United States District Court, E.D. Arkansas, Western Division
PROPOSED FINDINGS AND RECOMMENDED
DISPOSITION
JOE J.
VOLPE UNITED STATES MAGISTRATE JUDGE.
INSTRUCTIONS
This
recommended disposition has been submitted to United States
District Judge D.P. Marshall Jr. The parties may file
specific objections to these findings and recommendations and
must provide the factual or legal basis for each objection.
The objections must be filed with the Clerk no later than
fourteen (14) days from the date of the findings and
recommendations.
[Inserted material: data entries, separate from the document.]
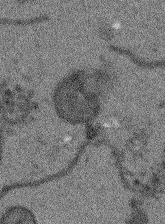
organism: Arabidopsis thaliana
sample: Root tip
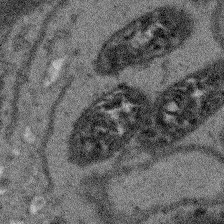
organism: Arabidopsis thaliana
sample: Root tip
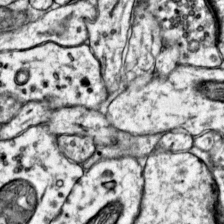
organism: Mouse
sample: Primary visual cortex
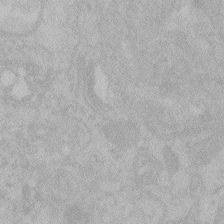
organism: Zebrafish
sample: Macrophage infected with Toxoplasma gondii
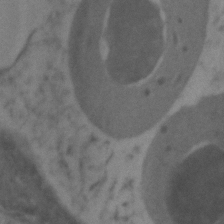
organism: Zebrafish
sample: Zebrafish embryo
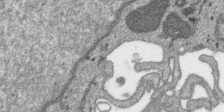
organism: Human
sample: Lung epithelial cells infected with SARS-CoV-2
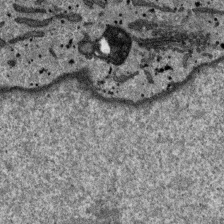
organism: Human
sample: Lung epithelial cells, uninfected (mock) control
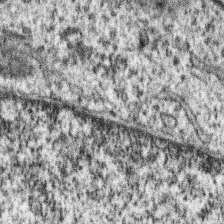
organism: Human
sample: HeLa cells
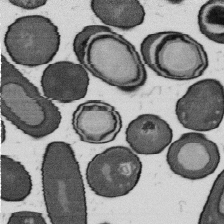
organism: B. subtilis
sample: Bacterial spore
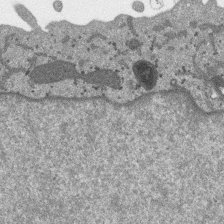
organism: Human
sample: Lung epithelial cells infected with SARS-CoV-2
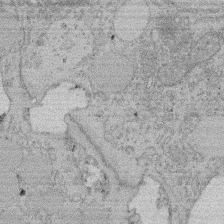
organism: Rat
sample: Salivary granule
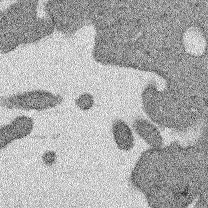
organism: Human
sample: HeLa cells
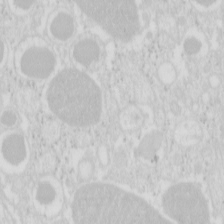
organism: Mouse
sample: Pancreas
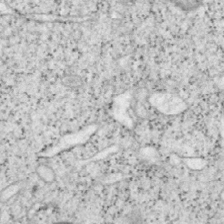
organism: Mouse
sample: OT-I killer T cells with ID8 ovarian cancer cells
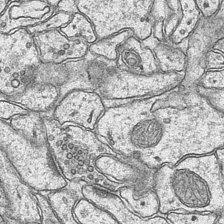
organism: Mouse
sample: CA1 Hippocampus
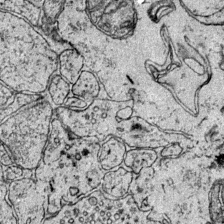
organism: Mouse
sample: Primary visual cortex
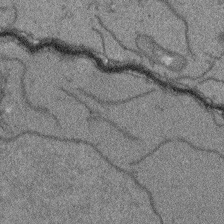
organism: Arabidopsis thaliana
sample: Root tip
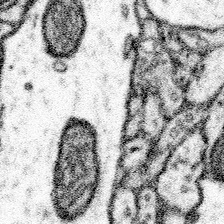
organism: Mouse
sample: Somatosensory cortex neuropil
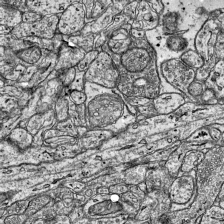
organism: Mouse
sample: Visual Cortex
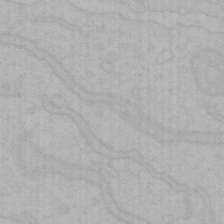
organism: Mouse
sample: Choroid plexus
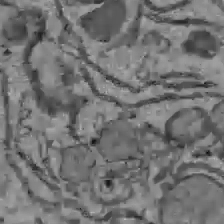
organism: C57BL Mouse
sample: Liver

A copy must be served on the opposing party.
The district judge, even in the absence of objections, may
reject these proposed findings and recommendations in whole
or in part.
RECOMMENDED
DISPOSITION
Plaintiff,
Cherron Jackson, has appealed the final decision of the
Commissioner of the Social Security Administration to deny
her claim for supplemental security income and disability
insurance benefits. Both parties have submitted appeal briefs
and the case is now ready for a decision. A court's
function on review is to determine whether the
Commissioner's decision is supported by substantial
evidence on the record as a whole and free of legal error.
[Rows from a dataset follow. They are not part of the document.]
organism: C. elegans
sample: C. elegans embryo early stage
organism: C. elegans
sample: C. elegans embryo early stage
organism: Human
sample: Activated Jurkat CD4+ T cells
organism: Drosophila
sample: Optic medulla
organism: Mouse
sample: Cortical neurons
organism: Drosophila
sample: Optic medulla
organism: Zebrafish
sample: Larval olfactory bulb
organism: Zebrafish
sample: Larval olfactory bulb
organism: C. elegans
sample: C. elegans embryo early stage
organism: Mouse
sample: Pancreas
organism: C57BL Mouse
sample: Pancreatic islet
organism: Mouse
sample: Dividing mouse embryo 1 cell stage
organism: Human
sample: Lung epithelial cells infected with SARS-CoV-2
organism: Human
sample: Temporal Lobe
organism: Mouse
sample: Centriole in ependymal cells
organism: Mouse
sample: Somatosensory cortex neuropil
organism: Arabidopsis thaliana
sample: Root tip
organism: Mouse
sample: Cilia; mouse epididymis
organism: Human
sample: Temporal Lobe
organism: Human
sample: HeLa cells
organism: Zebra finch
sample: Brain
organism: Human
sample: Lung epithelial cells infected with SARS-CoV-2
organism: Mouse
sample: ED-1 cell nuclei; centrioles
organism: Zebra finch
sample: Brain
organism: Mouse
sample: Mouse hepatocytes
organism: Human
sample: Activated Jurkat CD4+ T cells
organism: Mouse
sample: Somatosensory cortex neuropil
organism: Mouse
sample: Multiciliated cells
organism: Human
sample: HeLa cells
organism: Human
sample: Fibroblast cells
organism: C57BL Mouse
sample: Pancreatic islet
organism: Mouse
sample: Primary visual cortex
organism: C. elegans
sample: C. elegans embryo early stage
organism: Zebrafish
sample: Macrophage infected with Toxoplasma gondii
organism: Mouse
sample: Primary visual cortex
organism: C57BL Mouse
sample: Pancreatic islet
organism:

Slusser v. Astrue, 557 F.3d 923, 925 (8th Cir.
2009); Long v. Chater, 108 F.3d 185, 187 (8th Cir.
1997); see also 42 U.S.C. §§
405(g), 1383(c)(3). Substantial evidence is such relevant
evidence as a reasonable mind might accept as adequate to
support a conclusion. Richardson v. Perales, 402
U.S. 389, 401 (1971); Reynolds v. Chater, 82 F.3d
254, 257 (8th Cir. 1996). In assessing the substantiality of
the evidence, courts must consider evidence that detracts
from the Commissioner's decision as well as evidence that
supports it; a court may not, however, reverse the
Commissioner's decision merely because substantial
evidence would have supported an opposite decision.
Sultan v. Barnhart, 368 F.3d 857, 863 (8th Cir.
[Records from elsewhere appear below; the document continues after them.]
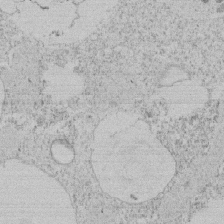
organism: Tetrahymena
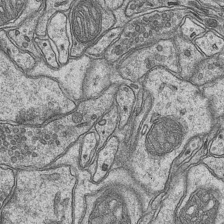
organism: Mouse
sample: CA1 Hippocampus
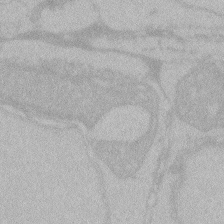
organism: Zebrafish
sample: Macrophage infected with Toxoplasma gondii
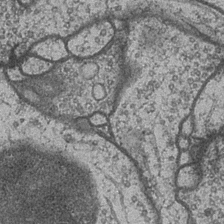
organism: Drosophila
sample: Optic medulla
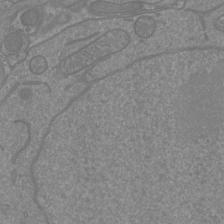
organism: Mouse
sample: Cortical neurons
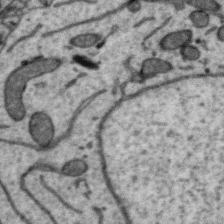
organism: Zebra finch
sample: Brain
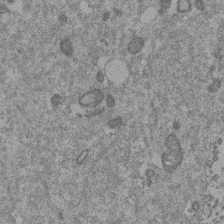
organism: Mouse
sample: Dividing mouse embryo 1 cell stage
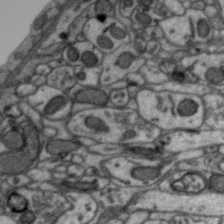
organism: Zebra finch
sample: Brain
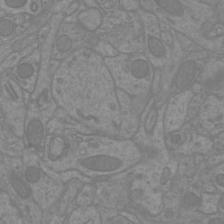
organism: Mouse
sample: Cortical neurons
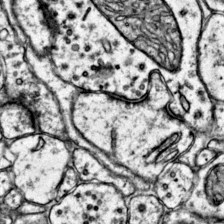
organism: Mouse
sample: Primary visual cortex
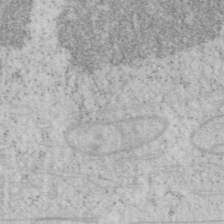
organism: Human
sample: HeLa cells
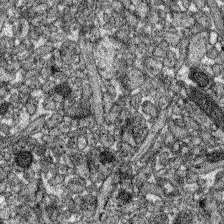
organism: Zebrafish
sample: Larval olfactory bulb
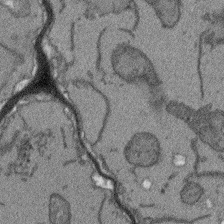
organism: Arabidopsis thaliana
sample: Root tip
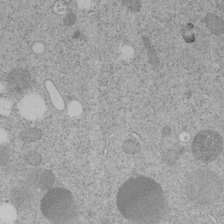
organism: C. elegans
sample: C. elegans embryo early stage
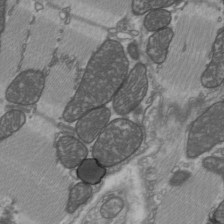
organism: C57BL Mouse
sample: Heart
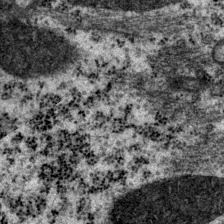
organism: P. pacificus
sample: Pharynx
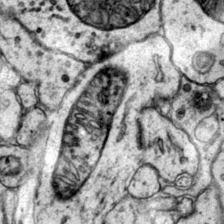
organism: Mouse
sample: Primary visual cortex
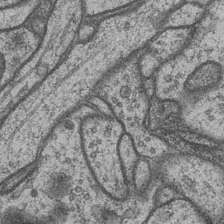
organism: Drosophila
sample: Optic medulla
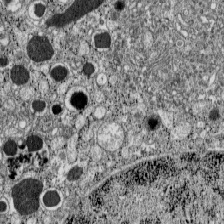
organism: C57BL Mouse
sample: Pancreatic islet
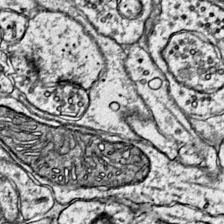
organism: Mouse
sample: Primary visual cortex
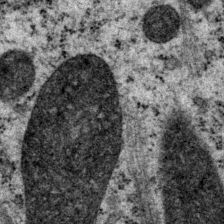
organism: P. pacificus
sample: Pharynx
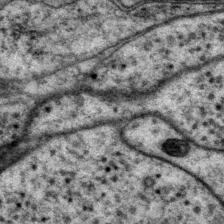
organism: P. pacificus
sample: Pharynx
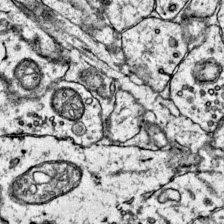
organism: Mouse
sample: Primary visual cortex
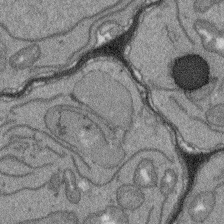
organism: Arabidopsis thaliana
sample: Root tip
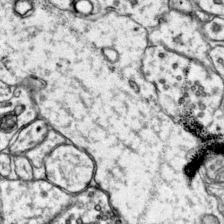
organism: Mouse
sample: Primary visual cortex
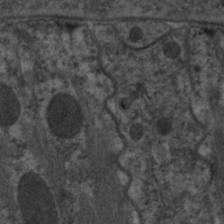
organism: C. elegans
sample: Pharynx
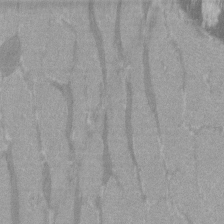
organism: C57BL Mouse
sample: Tibialis anterior muscle cell
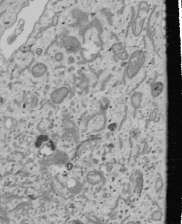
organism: Human
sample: Mitochondria in U2OS cells
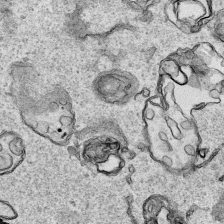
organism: Human
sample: Mitochondria in HCT116 cells
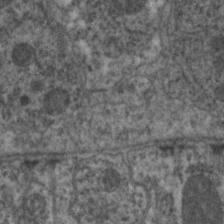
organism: C. elegans
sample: Pharynx
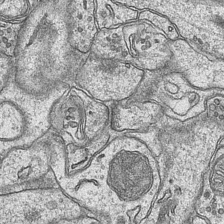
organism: Mouse
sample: CA1 Hippocampus

2004); Woolf v. Shalala, 3 F.3d 1210, 1213 (8th Cir.
1993).
The
history of the administrative proceedings and the statement
of facts relevant to this decision are contained in the
respective briefs and are not in serious dispute. Therefore,
they will not be repeated in this opinion except as
necessary. After careful consideration of the record as a
whole, I find the decision of the Commissioner is supported
by substantial evidence.
Plaintiff
was forty-three years old at the time of the administrative
hearing. (Tr. 73.) With regard to her past education, Ms.
Jackson testified she went as far as “A year in
college.” (Id.) Ms. Jackson has past relevant
work as a customer service representative and salvager. (Tr.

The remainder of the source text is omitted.